ON APPEAL FROM Family Division (RCJ)
Sir Paul Coleridge sitting as a High Court Judge
FD12D03916
Royal Courts of Justice
Strand, London, WC2A 2LL
Before :
LORD JUSTICE BRIGGS
and
LADY JUSTICE KING
Between :
Li Quan | Appellant |
- and - | |
Stuart Bray | 1st Respondent |
- and - | |
Save China’s Tigers | 2nd Respondent |
Richard Todd QC & Lily Mottahedan (instructed by Vardags Solicitors) for the Appellant
The 1st Respondent appeared in person and was unrepresented
Richard Harrison QC & Samantha Ridley (instructed by Lewis Silkin LLP) for the 2nd Respondents
Hearing date : Tuesday 10th November 2015
Judgment
Approved Supplemental Judgment (to be read in conjunction with [2015] EWCA Civ 1253)
Lady Justice King :
On 4 December 2015, a short judgment by Briggs LJ and King LJ was handed down granting Li Quan (the wife) permission to appeal against an order made on 27 October 2014 by Mr Justice Coleridge (as he then was).
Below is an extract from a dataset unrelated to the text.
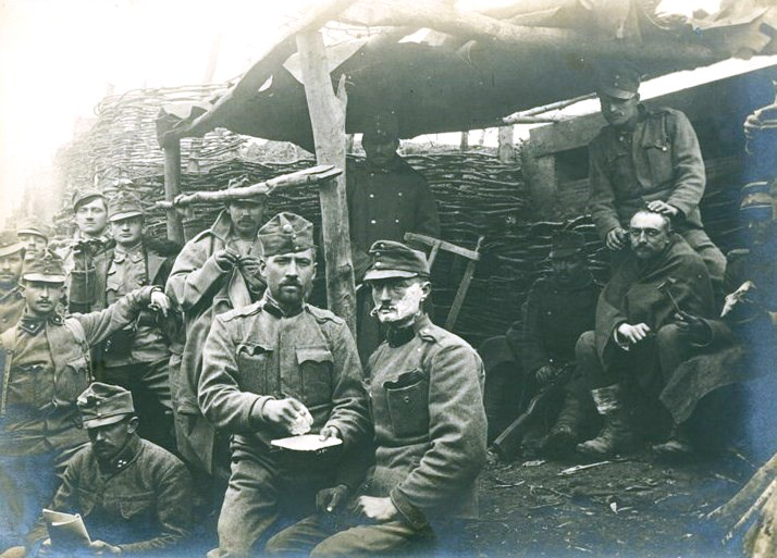 Снимка на австро-унгарски войници на обедно занимание в окопите по време на почивка.
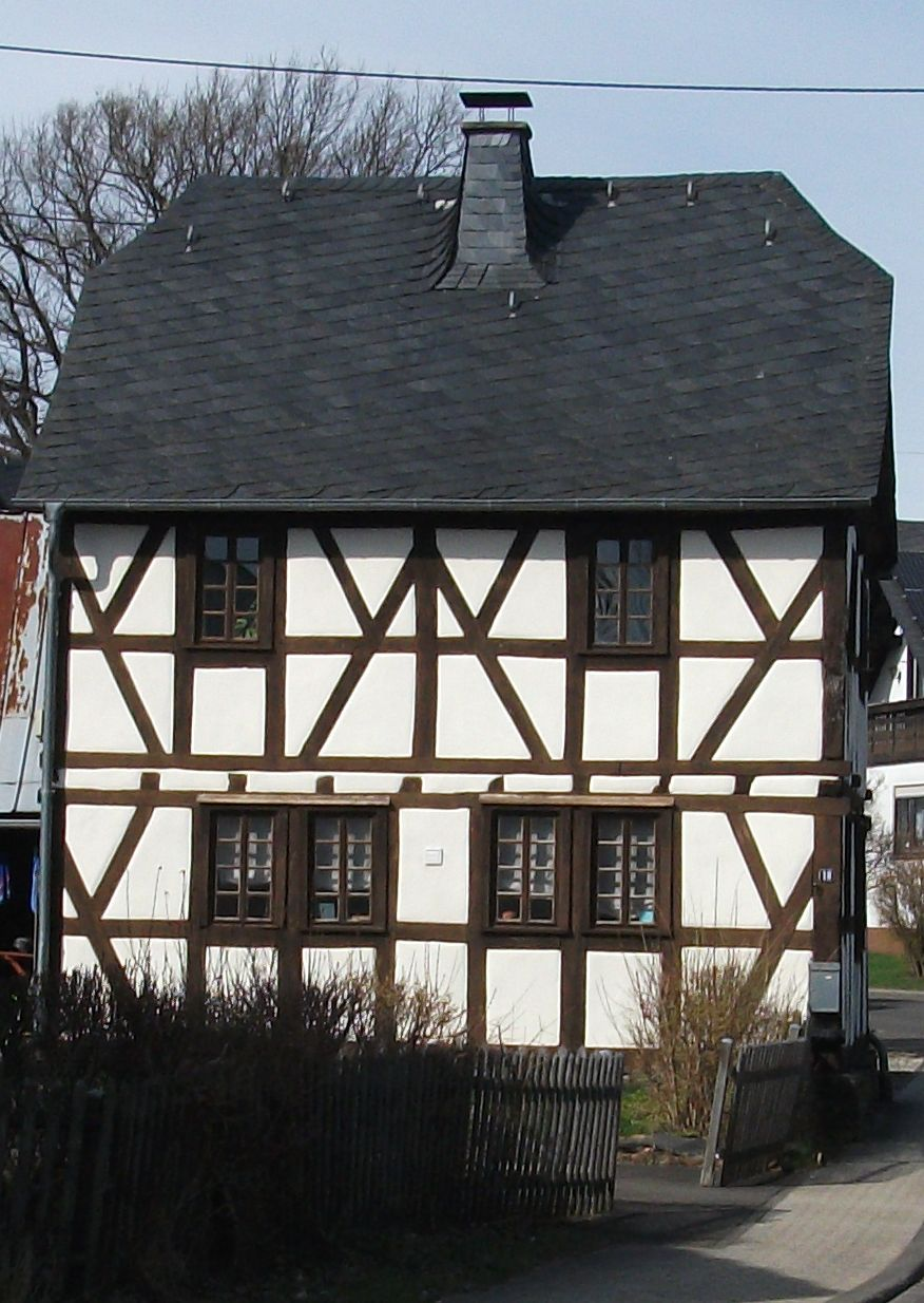 Das aus dem 18. Jahrhundert stammente Fachwerkhaus mit Krüppelwalmdach in Hundheim Dorfstraße 18, ist in der Liste der Kulturdenkmäler in Rheinland Pfalz verzeichnet.

The court provided for the filing of submissions by the parties in order for case management orders to be made to ensure the smooth running of the appeal itself.
By a Notice of Application dated 7 December 2015 Stuart Bray ( the husband) who represents himself in these proceedings, requests Briggs LJ and King LJ:
“to exercise the jurisdiction granted to them under the line of case law following re Barrell Enterprises [1973] 1 WLR 19, which allow them to reverse or revisit or clarify their decision before sealing of the Order. Such an action would be in accordance with the overriding objective, to deal with the application justly, for the reasons set out in the notes in support of the application attached herein”
Attached to the Notice is a substantial document within which the husband seeks to reargue his case that permission to appeal should not be granted. The husband says: that there are factual errors in my judgment, that the court was grievously misled by those representing the wife at the oral application for permission to appeal and that the reasoning of Mr Justice Coleridge was clear and cogent. The husband underlines the devastating consequences of the litigation on the family and on the Charity.
I have had the benefit of submissions from both the wife and SCT (UK); suffice it to say the wife opposes the application and SCT (UK) whilst making a number of observations, is essentially neutral.
A party may make an application, a so called Re Barrell Enterprises application, to reconsider a judgment including where the judgment is a judgment of an appeal court: Gravgaard v Aldridge & Brownlee The Times, December 2, 2004 CA.
Although there may be cases where a judge should or chooses to make material alterations to their judgment in the interests of justice they will be rare. It should be borne in mind that the granting of permission to appeal is precisely that; the court is not setting aside the judgment at first instance and is neither confirming nor rejecting any of the findings within it. The court in giving permission is simply saying that the appeal stands a real (i.e. more than fanciful) prospect of success on the basis that the judge for the reasons (or some of the reasons) found in the grounds of appeal may have fallen into error.
In Gravgaard the court held that where counsel made further submissions before handing down, the court would only rarely allow them to reopen contentious matters or to attempt to add to their case or make a new case. Similarly in Daniels v Thompson [[2004] EWCA Civ 307 the Court of Appeal refused to give counsel permission to make further oral or written submissions following receipt of a draft judgment.
The submissions made by the husband in support of this application fall firmly within the category of cases where a party has sought to reargue the case, although in this instance, after the handing down of the judgment but before the order has been sealed. The husband will have every opportunity to argue the points he makes at the hearing of the full appeal; in the event that the wife fails in her appeal she will, in all likelihood, have to pay the costs of all parties. The court is not in saying this unrealistic as to the consequences of having given permission. I am aware that of the costs of the appeal itself which will have to be found and that in the event that the wife succeeds in her appeal, it may well be a Pyrrhic victory for her, leading to a retrial at further vast expense and a real possibility that the funds at the centre of the dispute will have been wholly dissipated in costs. It is for that reason that the court in its judgment urged the parties to negotiate and emphasised that even the seemingly ‘unsettleable’ case can be settled if both sides are determined that a solution will be found.
The task of Briggs LJ and myself had in fact been limited to deciding whether to request the judge to amplify his judgment or to grant permission forthwith, Ryder LJ having already expressed the view that the judge’s reasoning was inadequate. Even if that had not been so, this court is not prepared to permit further submissions at this stage covering essentially the same ground as that which was covered by the husband at both the oral permission stage. The application is therefore dismissed and the court declines to reverse or revisit or clarify its decision to grant permission to appeal.
Case management submissions have been made by the other parties. The husband is given an extension to file his case management submissions to 5 January 2016.